Unfortunately, if you’re a manufacturer today, you cannot trust one of these platforms to solve your business challenges. However, if you understand your problems, chances are you employ someone that knows what data could actually help your business lean out, save money, increase OEE, reduce downtime, you name it…
Manufacturers should be pursuing manufacturing data that is relevant and contextual. This means you can actually do something with it that is measurable and attainable. (Hint: this means it has an actual practical application of data beyond a graph showing temperature over time).
My opinion about manufacturing data
I created Mingo because I want to provide value instantly to manufacturers. A solution that lowers the barrier to understanding the complex problems of machine data and machine performance. Something that crosses the lines between the alphabet soup that is manufacturing software.
Principles that will keep you from getting screwed
Whether you’re interested in anything to do with Mingo or not, I have a few guiding principles that I believe could steer just about anyone investing in technology in the right direction…
- Avoid an army of consultants – sorry Deloitte and Accenture you won’t be reselling Mingo. Well you can, but there won’t be a lot of consulting services attached to it.
- Always choose ease of use and simplicity over flexibility
- How easy will it be to implement? How will it affect and interact with other systems?
- Have a plan to demonstrate fast ROI and cost payback that makes sense.
- Make sure there is also some form of the long term value
- Build open systems that break down silos of data between departments like production and maintenance
- Software should be smart and tell you what you need to know and not make a user dig for the answers
As Mingo grows over time, we will check all of these boxes. This is what I’m passionate about, and I’m tired of marketing departments taking advantage of smart manufacturers that are trying to solve a problem.
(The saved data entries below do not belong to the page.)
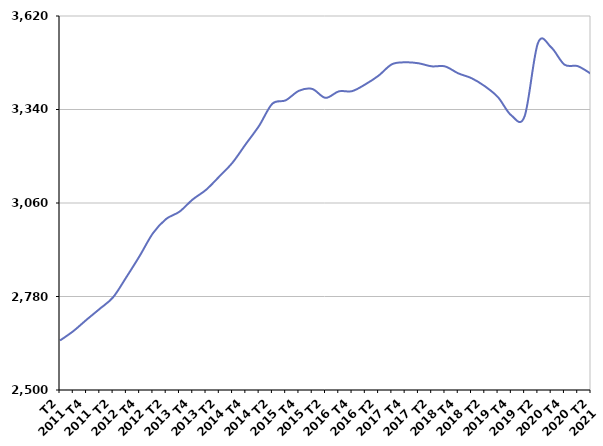
| Category | De 25 à 49 ans |
|---|---|
| T2
2011 | 2648.2 |
| T3
2011 | 2676.2 |
| T4
2011 | 2710.4 |
| T1
2012 | 2743.3 |
| T2
2012 | 2777.7 |
| T3
2012 | 2838 |
| T4
2012 | 2901.4 |
| T1
2013 | 2969.4 |
| T2
2013 | 3012.3 |
| T3
2013 | 3034 |
| T4
2013 | 3070.7 |
| T1
2014 | 3099.4 |
| T2
2014 | 3139.3 |
| T3
2014 | 3181.1 |
| T4
2014 | 3236.7 |
| T1
2015 | 3291.3 |
| T2
2015 | 3357.5 |
| T3
2015 | 3367.4 |
| T4
2015 | 3396 |
| T1
2016 | 3401.6 |
| T2
2016 | 3374.9 |
| T3
2016 | 3394.3 |
| T4
2016 | 3395 |
| T1
2017 | 3415.3 |
| T2
2017 | 3441.4 |
| T3
2017 | 3475.4 |
| T4
2017 | 3481.3 |
| T1
2018 | 3478.5 |
| T2
2018 | 3469.3 |
| T3
2018 | 3469.1 |
| T4
2018 | 3448.3 |
| T1
2019 | 3433.8 |
| T2
2019 | 3409.8 |
| T3
2019 | 3376.6 |
| T4
2019 | 3322.3 |
| T1
2020 | 3319.8 |
| T2
2020 | 3538.6 |
| T3
2020 | 3526.2 |
| T4
2020 | 3474.4 |
| T1
2021 | 3469.8 |
| T2
2021 | 3446.9 |

We are hyper-focused on this one issue, using data from machines in the factory to improve performance. We are not focused on building the next IoT or manufacturing platform, we provide all the data, in-context, without implementations or costly hassles. Because of this, we provide a faster and better return than the platforms ever could at this point.
There are a lot of problems in manufacturing that still require a lot of manual effort. You have to pull data from many different systems to understand what’s happen or solve an issue. Capacity, quality, utilization, and bottleneck identification are good examples. We want to solve these issues with simple software applications.
Where to go from here
This isn’t a sales pitch for Mingo. I really wanted to deliver as much transparency to anyone who would listen about the nature of the manufacturing technology space. I believe in the principles above. I founded a major technology consulting firm that worked with major manufacturers, and I learned so many lessons in that time. Many manufacturers are still learning these lessons the hard way. Hopefully, this article will help.